— Your goal —
Exactly the lines from the line that has "Jány Gusztáv (1883–1947)" through the final line below are to be retyped, and the pictures are not.

════════

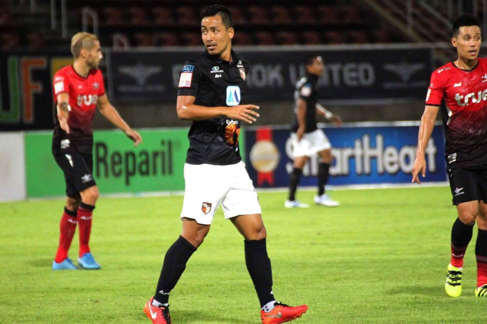 ラチャブリー在籍時
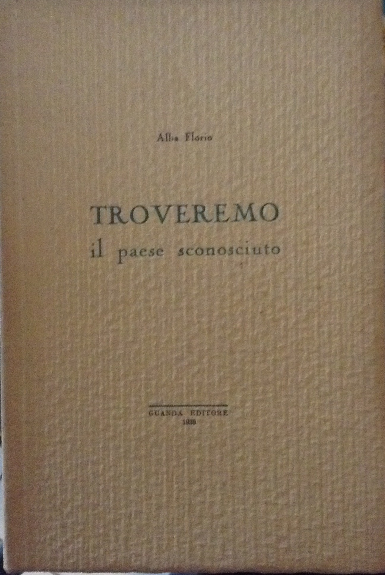 Copertina libro di Alba Florio
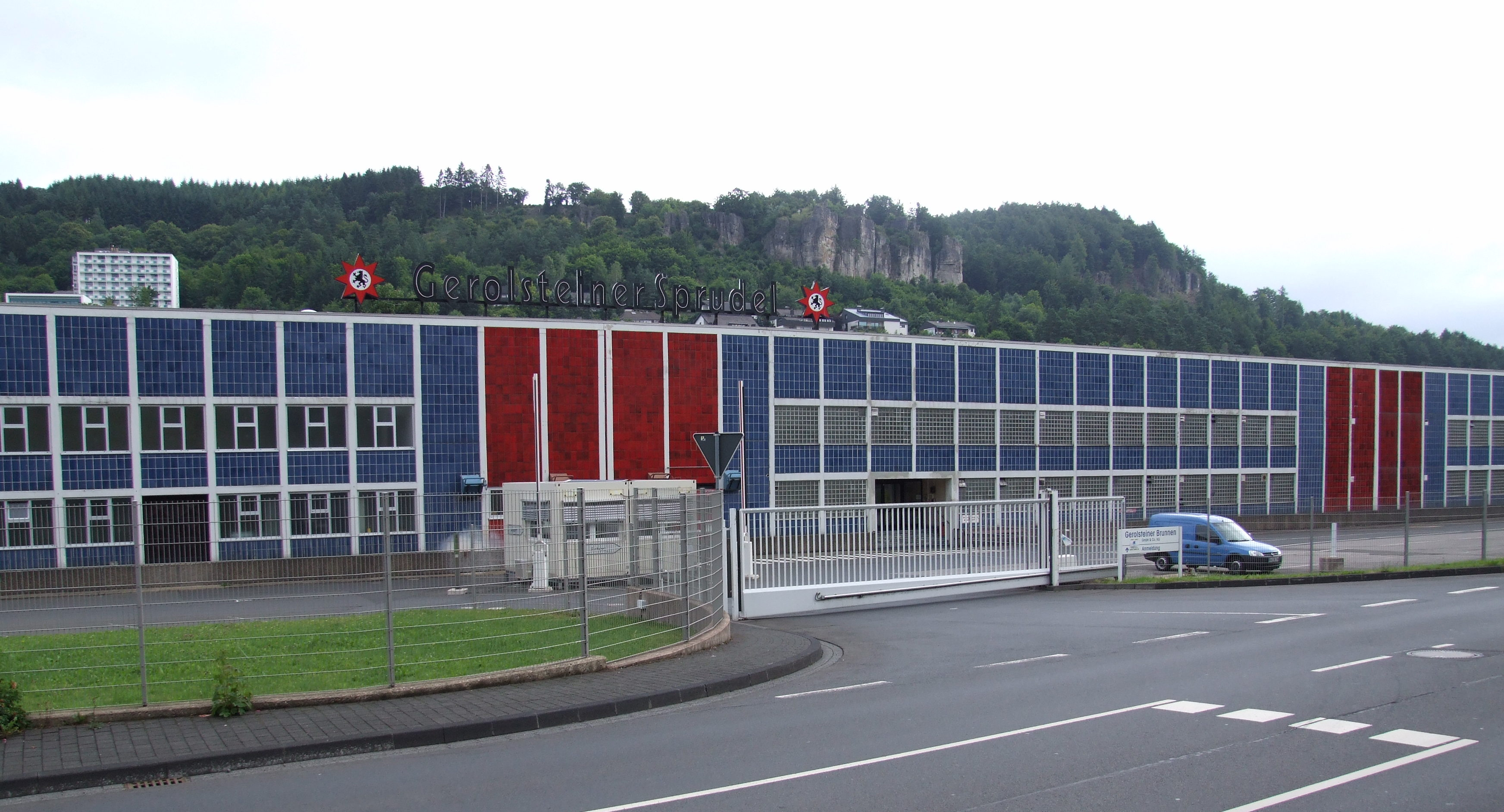 Werk Gerolsteiner Sprudel, Gerolstein
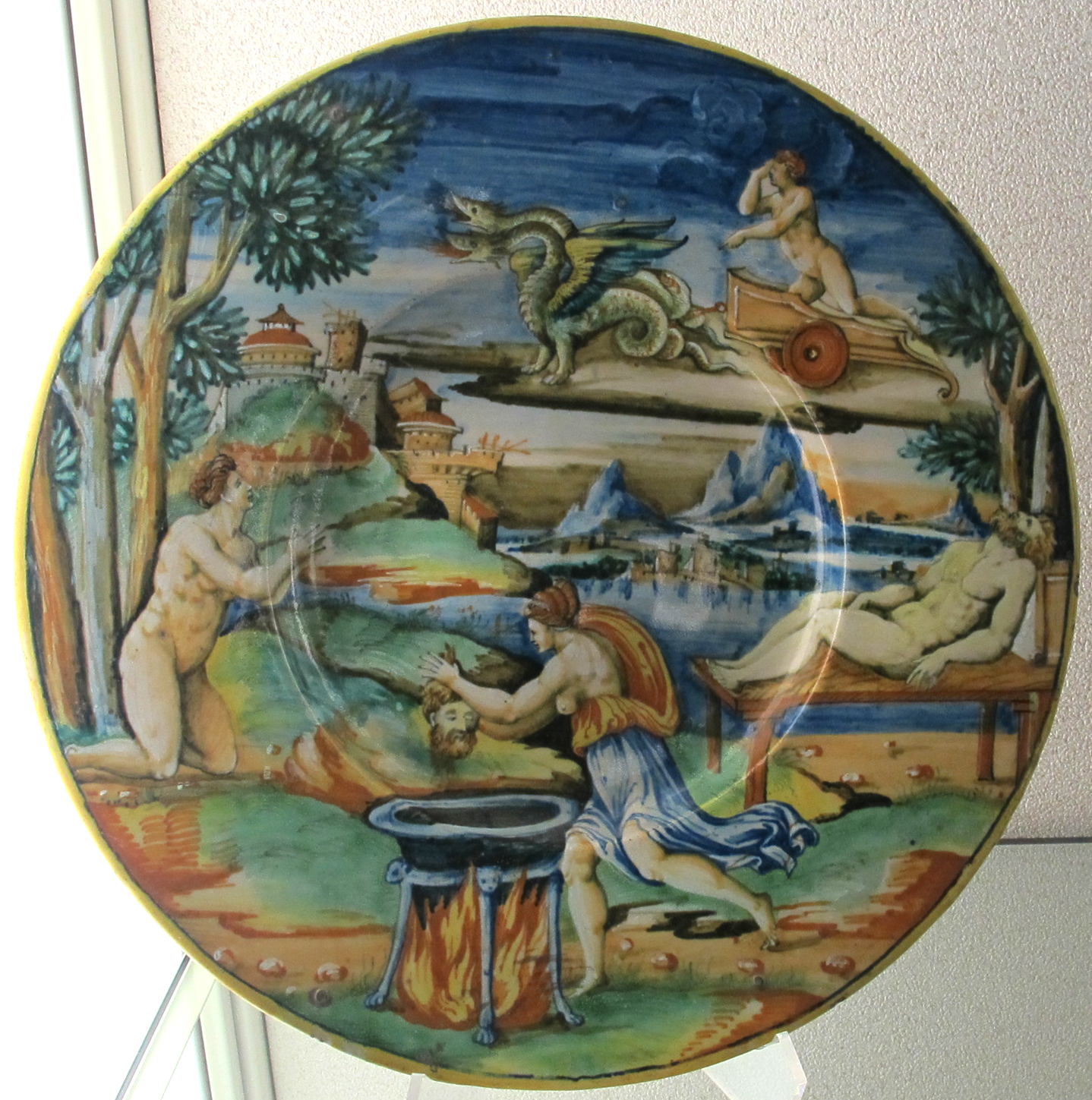 Museo Nazionale d'Arte Medievale e Moderna - MIBAC This is a photo of a monument which is part of cultural heritage of Italy.
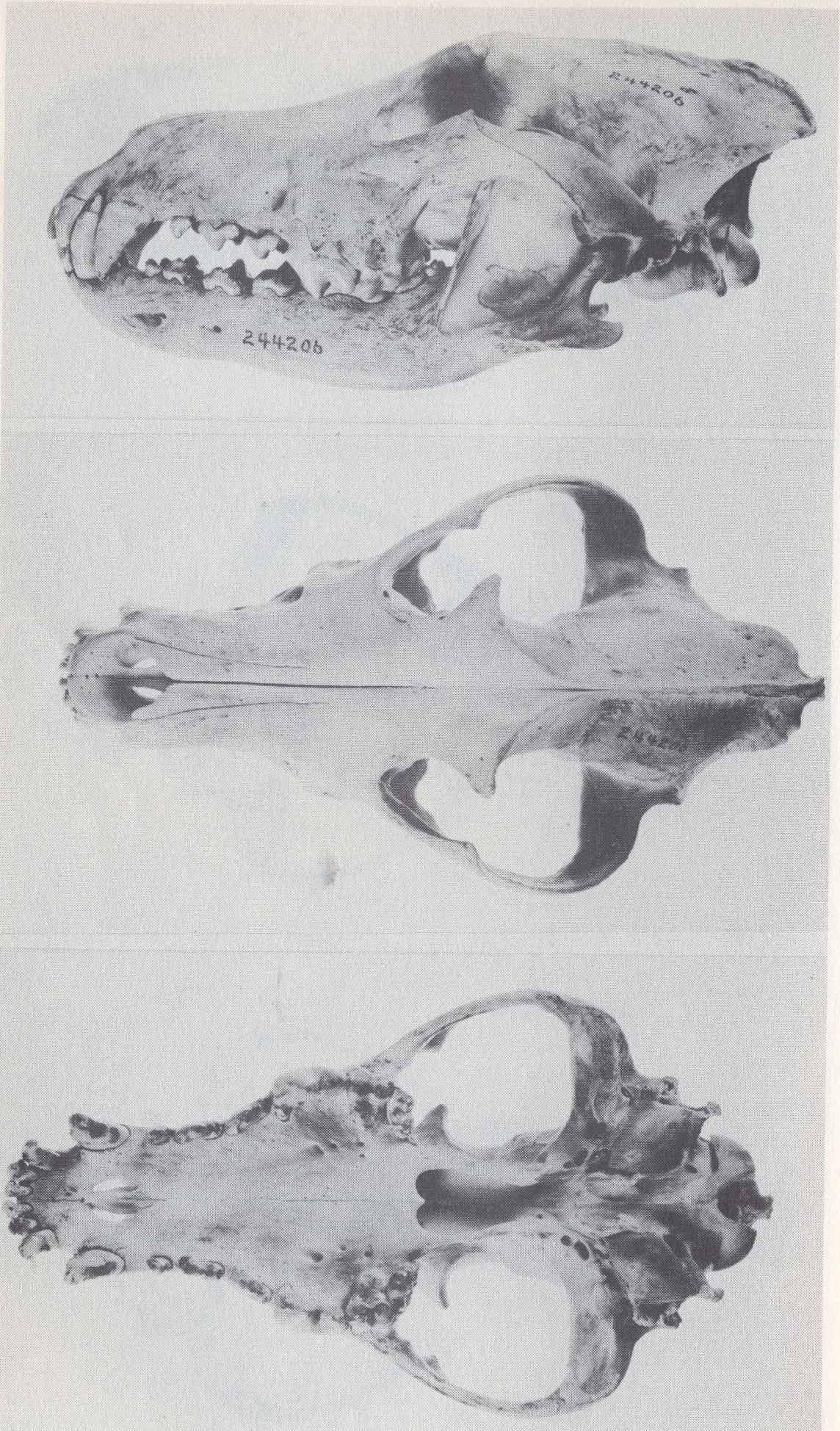 Gray wolf skull.
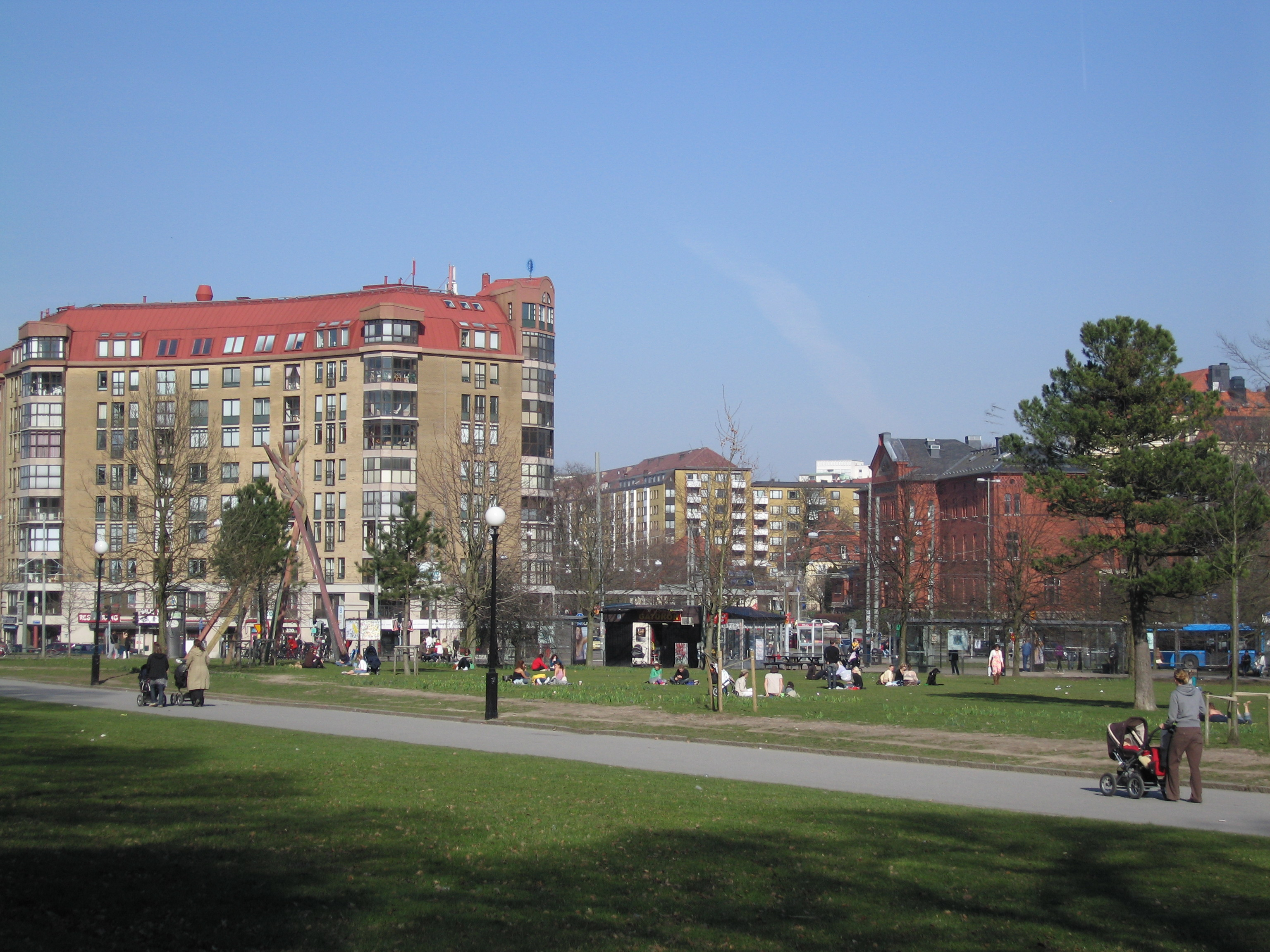 Linneplatsen in Gothenburg, viewed from Slottsskogen
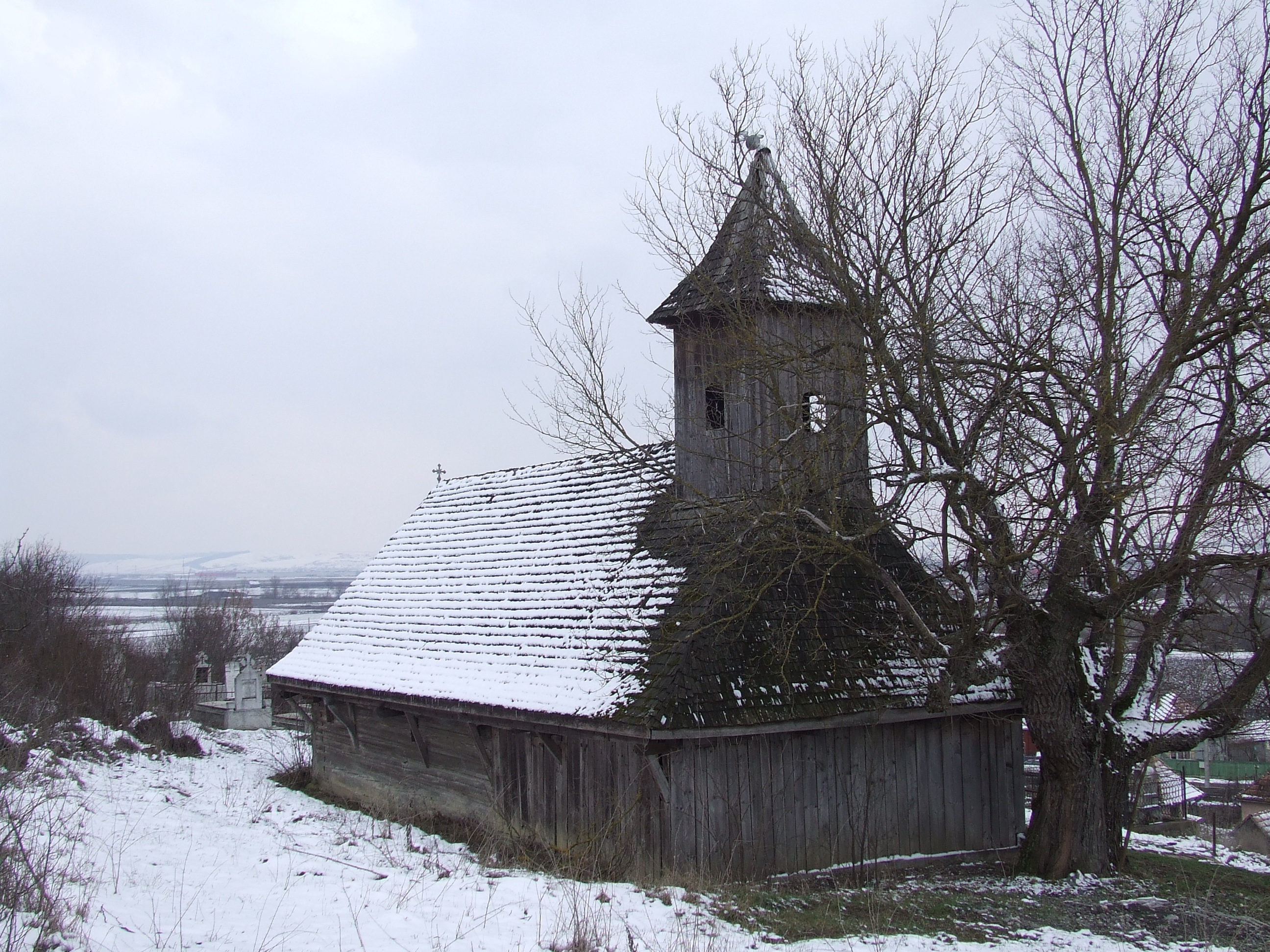 Biserica de lemn din Sânmărghita, judeţul Mureş.
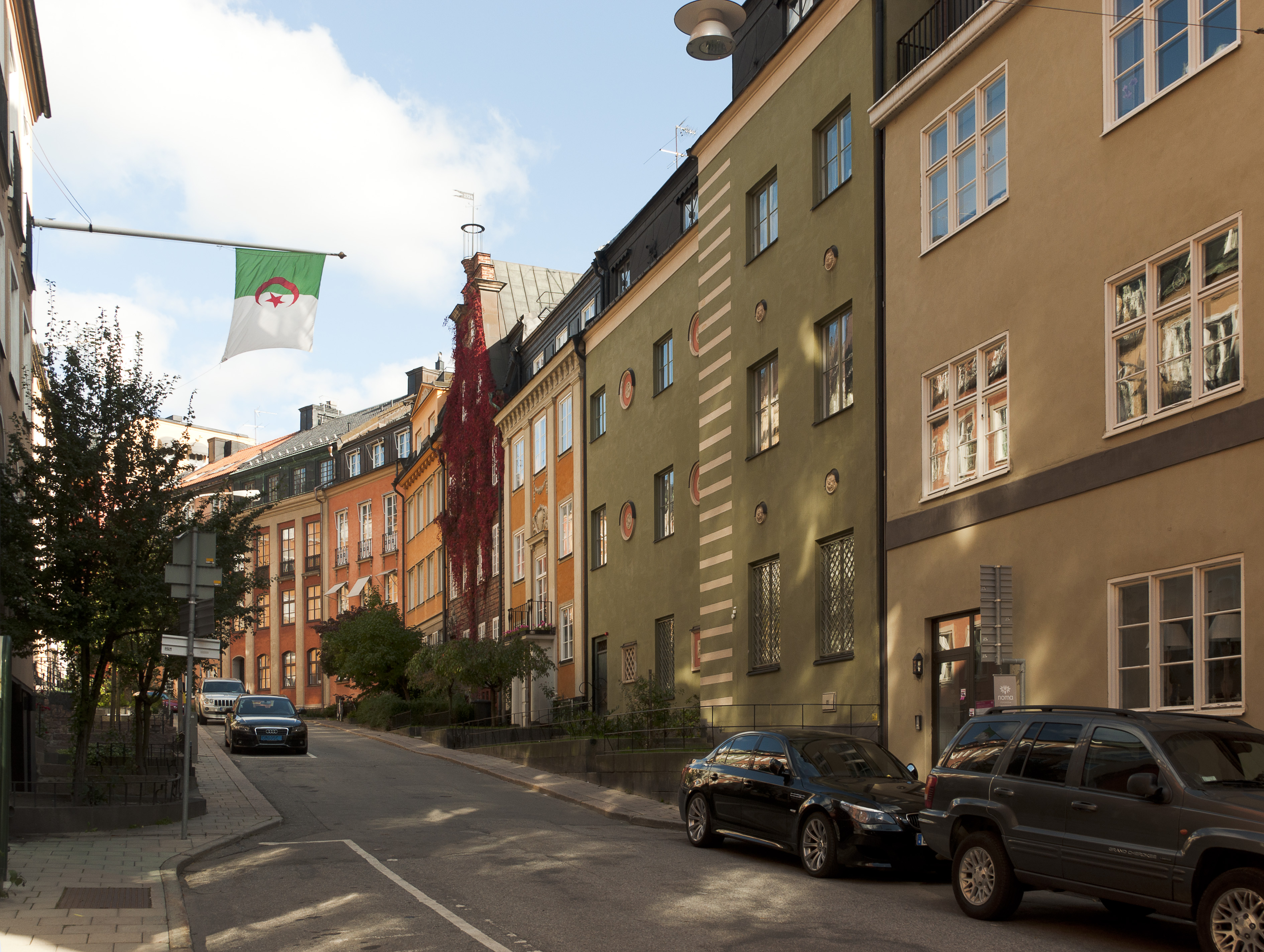 Danderydsgatan med Sandströmska Skolbyggnaden i grönt.
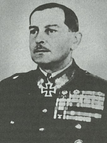 Jány Gusztáv (1883–1947) vezérezredes, a Donnál harcoló 2. magyar hadsereg parancsnoka
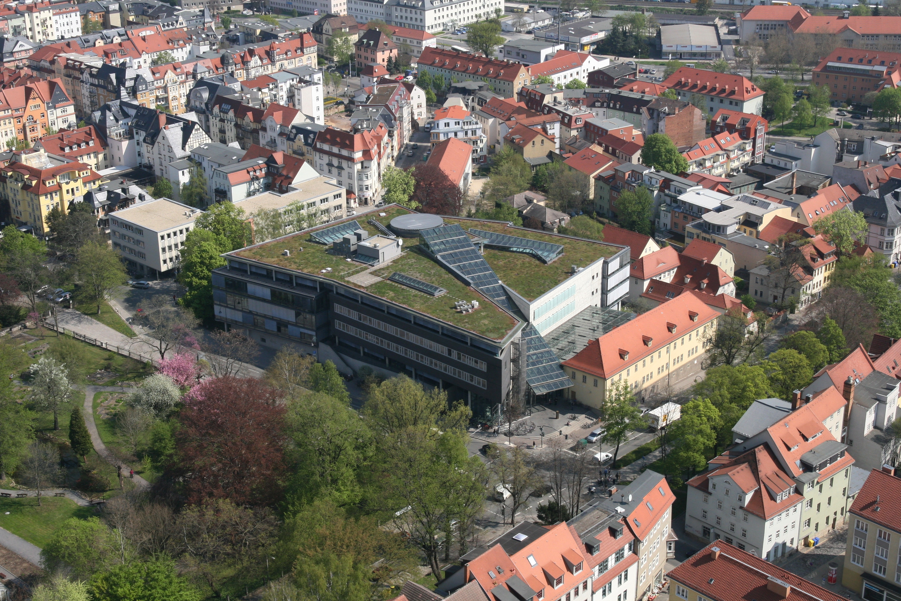 ThULB (Thüringer Universitäts- und Landesbibliothek) im April 2011
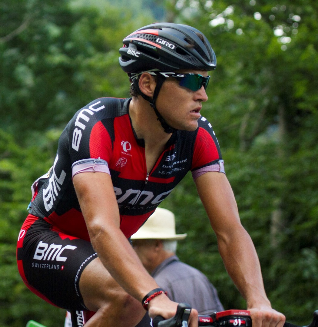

════════

— Task result —
 Jány Gusztáv (1883–1947) vezérezredes, a Donnál harcoló 2. magyar hadsereg parancsnoka
 ThULB (Thüringer Universitäts- und Landesbibliothek) im April 2011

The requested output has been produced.